=== Given data ===
******************************
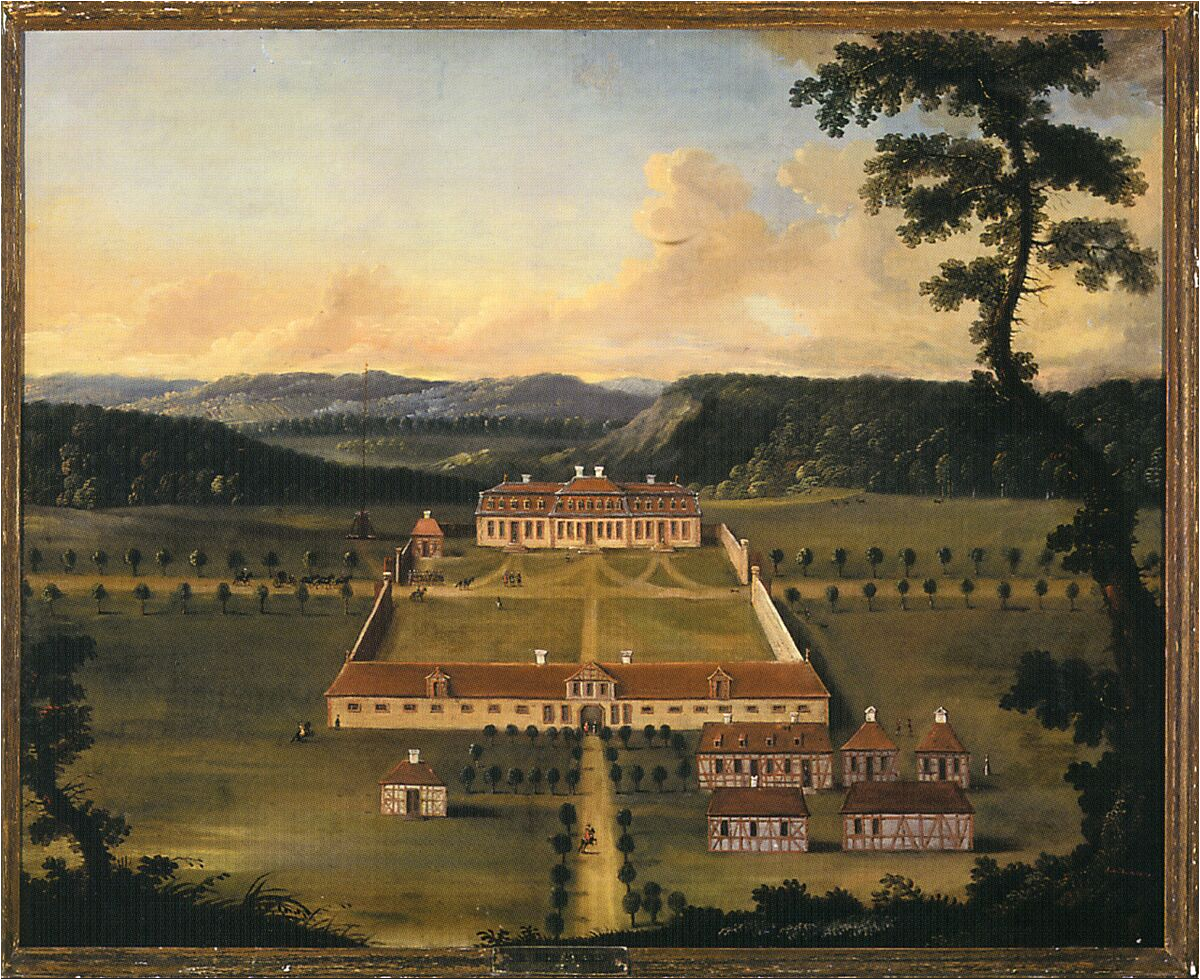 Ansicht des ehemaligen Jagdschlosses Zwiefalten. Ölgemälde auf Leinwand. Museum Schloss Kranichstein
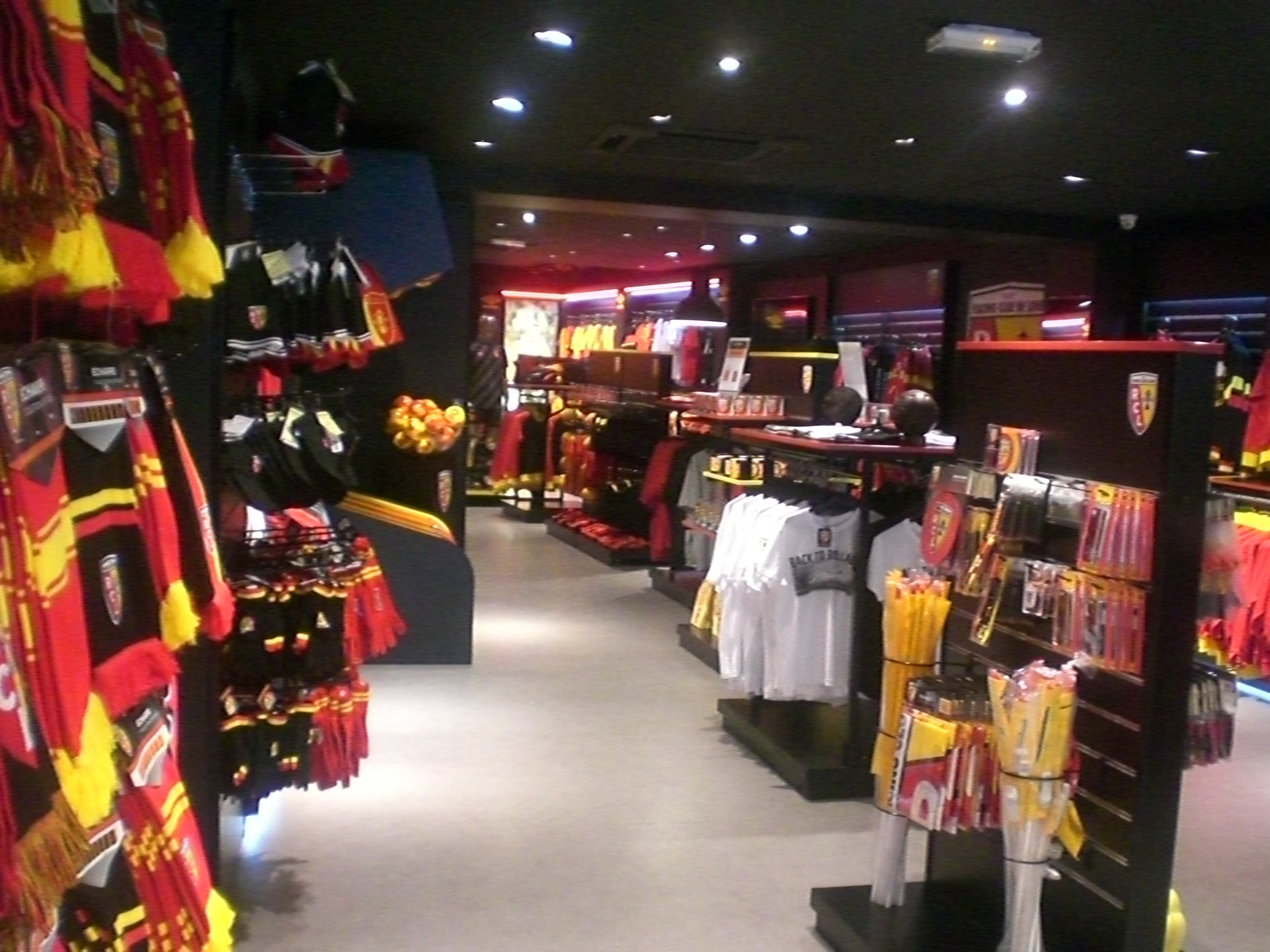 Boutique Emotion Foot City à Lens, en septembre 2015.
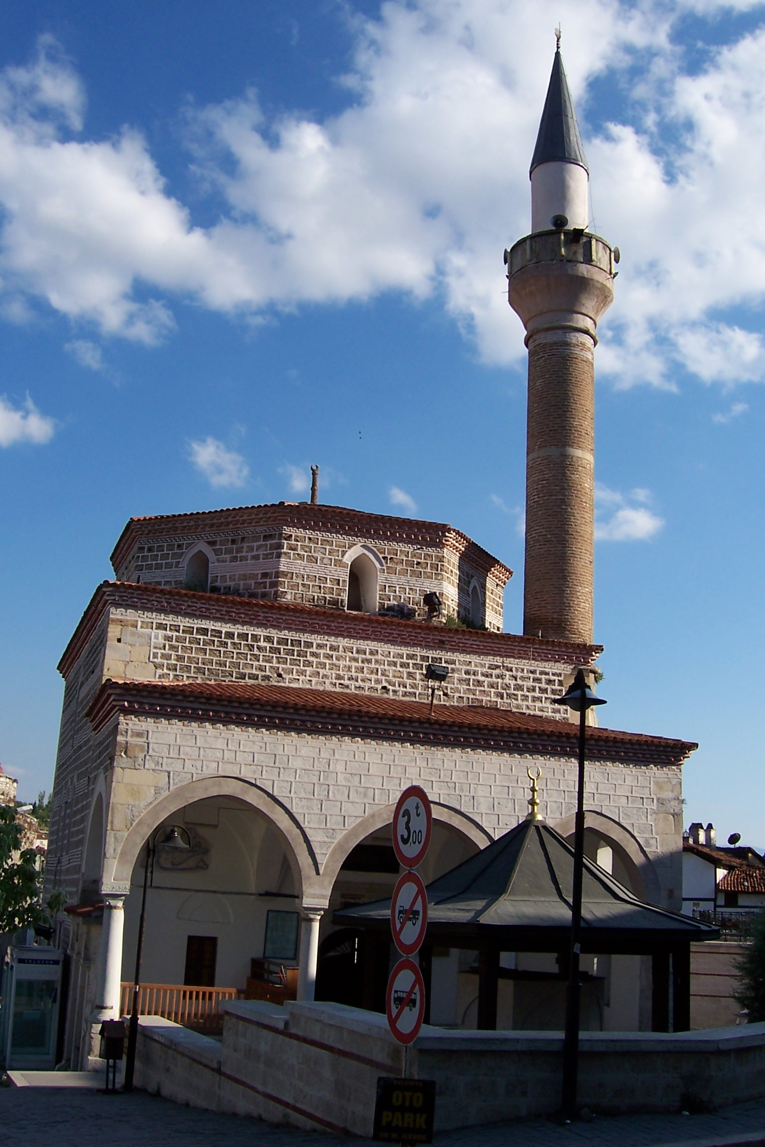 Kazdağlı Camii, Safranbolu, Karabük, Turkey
******************************
=== Task details ===
The material above holds pictures; copy everything else in it exactly.

=== Solution to this task ===
 Ansicht des ehemaligen Jagdschlosses Zwiefalten. Ölgemälde auf Leinwand. Museum Schloss Kranichstein
 Boutique Emotion Foot City à Lens, en septembre 2015.
 Kazdağlı Camii, Safranbolu, Karabük, Turkey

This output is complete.